§ Work required: An exact copy of the listing below is required, minus its pictures.

§ Material provided:

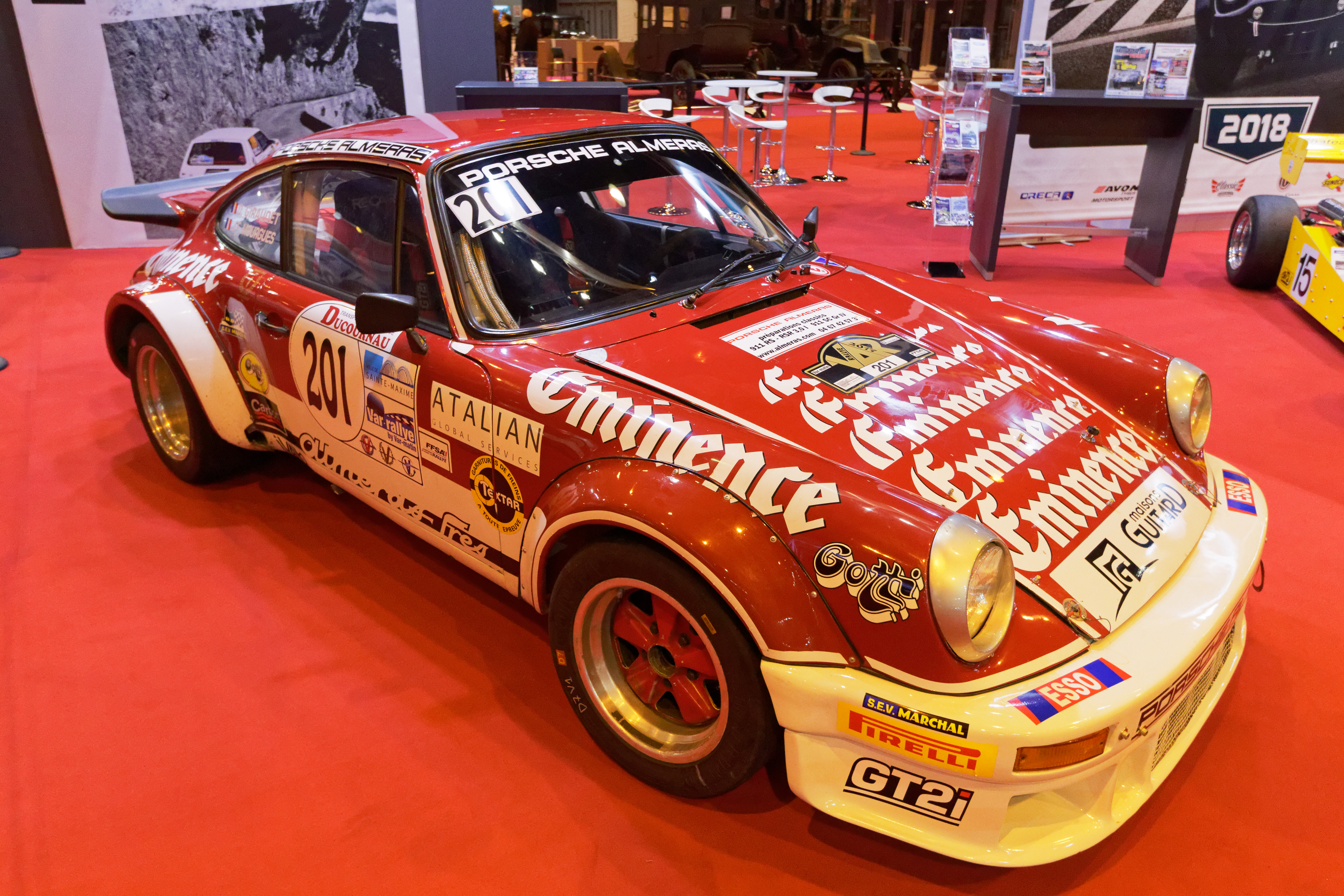 Une Porsche 911 exposée lors du salon Rétromobile 2018.
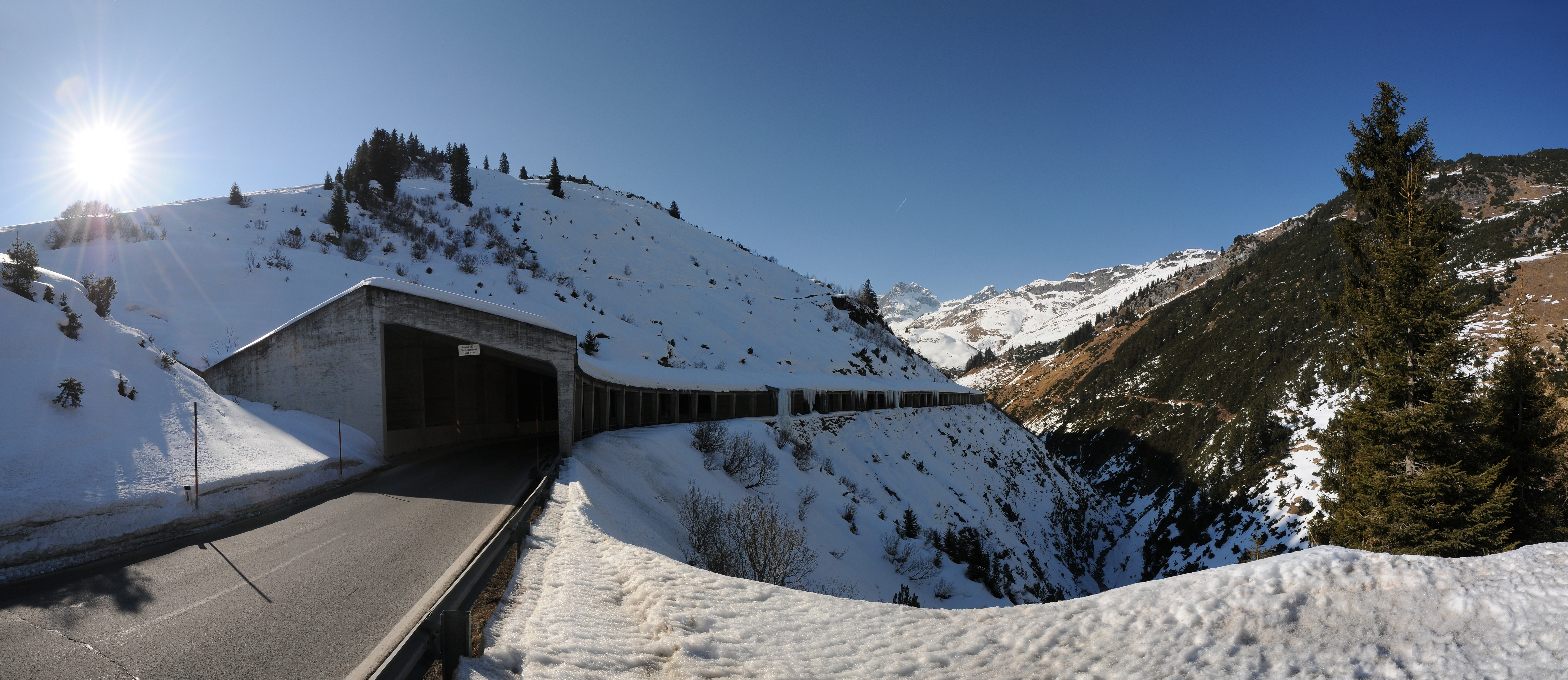 Panoramaaufnahme vom Holzbodentunnel in Warth.
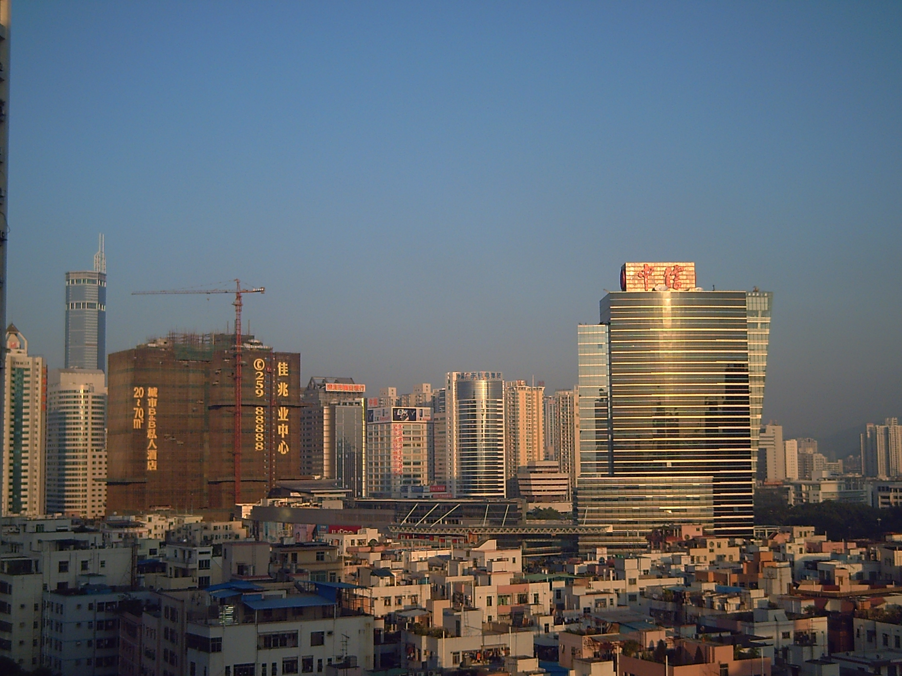 華強北建築群 -Jack Chui 04:54:51 2005年11月4日 (UTC)
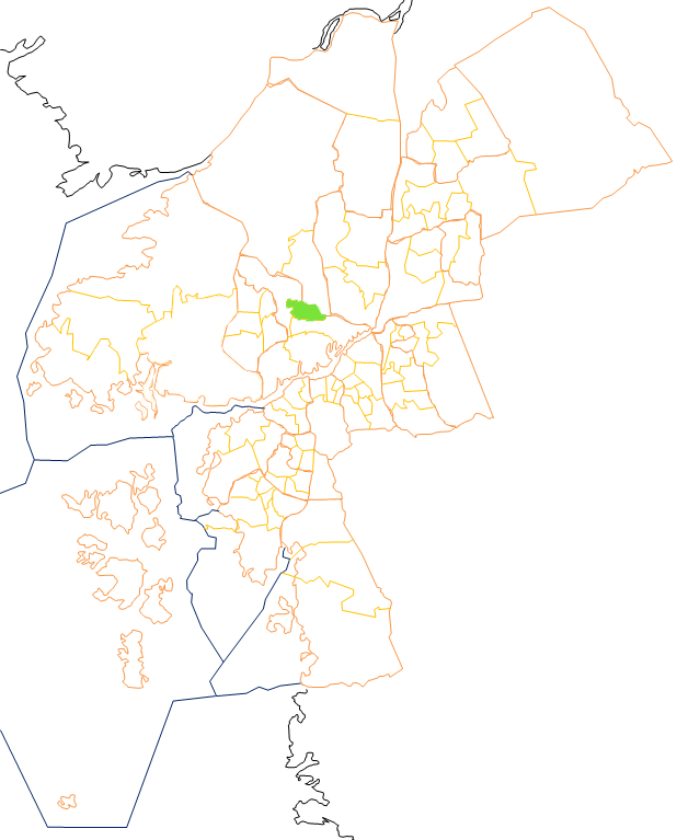 Karta som visar primärområdes belägenhet i Göteborg

§ Answer section:
 Une Porsche 911 exposée lors du salon Rétromobile 2018.
 Panoramaaufnahme vom Holzbodentunnel in Warth.
 華強北建築群 -Jack Chui 04:54:51 2005年11月4日 (UTC)
 Karta som visar primärområdes belägenhet i Göteborg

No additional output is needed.